National Livestock Mission

  • Objective: The objective of this mission is to ensure quantitative and qualitative improvement in livestock production systems and capacity building of all stakeholders of livestock economy.

 

Sub-Missions: There are four sub-missions of National Livestock Mission as follows:
1.     The Sub-Mission on Fodder and Feed Development:This sub-mission addresses the problems of scarcity of animal feed and fodder and bring its deficiency to nil.
2.     Sub-Mission on Livestock Development:

 

This sub-mission focuses on productivity enhancement, entrepreneurship development and employment generation (bankable projects), strengthening of infrastructure of state farms with respect to modernization, automation and biosecurity, conservation of threatened breeds, minor livestock development, rural slaughter houses, fallen animals and livestock insurance.
3.     Sub-Mission on Pig Development in North-Eastern Region:This sub-mission on Pig Development in North-Eastern States would support the State Piggery Farms, and importation of germ-plasm so that eventually the masses get the benefit as it is linked to livelihood and contributes in providing protein-rich food in 8 States of the NER.
4.     Sub-Mission on Skill Development, Technology Transfer and Extension:This mission focuses on extension of machinery at field level for livestock activities.
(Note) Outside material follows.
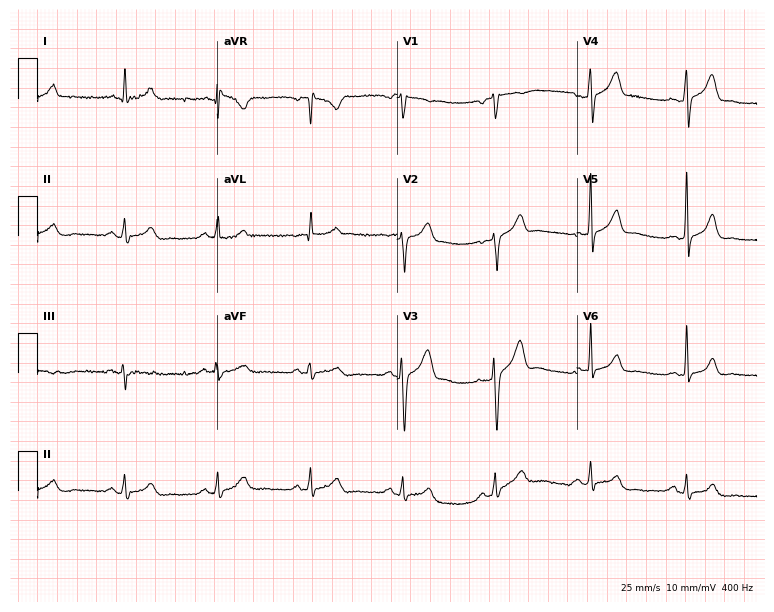
Standard 12-lead ECG recorded from a 50-year-old male. Read as a normal ECG.

Special Emphasis on Animal Health. One of the biggest issues of the livestock sector is animal diseases such as FMD, PPR, Brucellosis, Avian Influenza etc. The National Livestock Mission has also special emphasis on such diseases. Under this, the Government has launched Foot and Mouth Disease Control Programme (FMD-CP) and other such programmes in this direction.

 

Indigenous cattle:

  • Indigenous cattle breed is vulnerable to extinction.
  • In India, total 83% of cow population is indigenous.
  • But there is decline in indigenous cattle population.
  • There are 37 recognized indigenous cattle breeds in India Examples– Gir, rathi, Sahiwal, Kasaragod, Kankrej, Amrithmahal.
  • The average milk yield is lower than hybrid, but their quality of milk is very rich.
  • They produce quality compost manure for areca nut, rice and coconut farms.
  • They can be fed on kitchen leftovers, straw, local grass and agricultural by-products.
  • Existing superior indigenous breed can provide research input to develop better breed in the future.

 

 

Constraints of Livestock Development

  • Improving productivity of farm animals is one of the major challenges. The average annual milk yield of Indian cattle is 1172 kg which is only about 50% of the global average.
  • The Frequent outbreaks of diseases like Food and Mouth Diseases, Black Quarter infection, Influenza etc. continue to affect Livestock health and lowers the productivity.
  • India’s huge population of ruminants contributes to greenhouse gases emission adding to global warming.
  • Crossbreeding of indigenous species with exotic stocks to enhance genetic potential of different species has been successful only to a limited extent.
  • Limited Artificial Insemination: After more than three decades of crossbreeding, the crossbred population is only 16.6% in cattle, 21.5% in pigs and 5.2% in sheep.
  • Though globalization will create avenues for increased participation in international trade, stringent food safety and quality norms would be required.
  • Livestock sector did not receive the policy and financial attention it deserved. The sector received only about 12% of the total public expenditure on agriculture and allied sectors, which is disproportionately lesser than its contribution to agricultural GDP.
  • The sector has been neglected by the financial institutions. The share of livestock in the total agricultural credit has hardly ever exceeded 4% in the total (short-term, medium-term and long-term). The institutional mechanisms to protect animals against risk are not strong enough.
  • Currently, only 6% of the animal heads (excluding poultry) are provided insurance cover. Livestock extension has remained grossly neglected in the past.
  • Only about 5% of the farm households in India access information on livestock technology.
  • Hardly 5% of the cropped area is utilized to grow fodder. India is deficit in dry fodder by 11%, green fodder by 35% and concentrates feed by 28%. The common grazing lands too have been deteriorating quantitatively and qualitatively.
  • Lack of access to markets may act as a disincentive to farmers to adopt improved technologies and quality inputs. Except for poultry products and to some extent for milk, markets for livestock and livestock products are underdeveloped, irregular, uncertain and lack transparency. Further, these are often dominated by informal market intermediaries who exploit the producers.
  • Likewise, slaughtering facilities are too inadequate. About half of the total meat production comes from un-registered, make-shift slaughterhouses. Marketing and transaction costs of livestock products are high taking 15-20% of the sale price.

 

Foot-and-Mouth Disease (FMD)

  • It is an infectious and sometimes fatal viral disease.
  • Affects cloven-hoofed animals, including domestic and wild bovids.
  • Symptoms: The virus causes a high fever for two or three days, followed by blisters inside the mouth and on the feet that may rupture and cause lameness.
  • The virus responsible for the disease is a picornavirus, the prototypic member of the genus Aphthovirus.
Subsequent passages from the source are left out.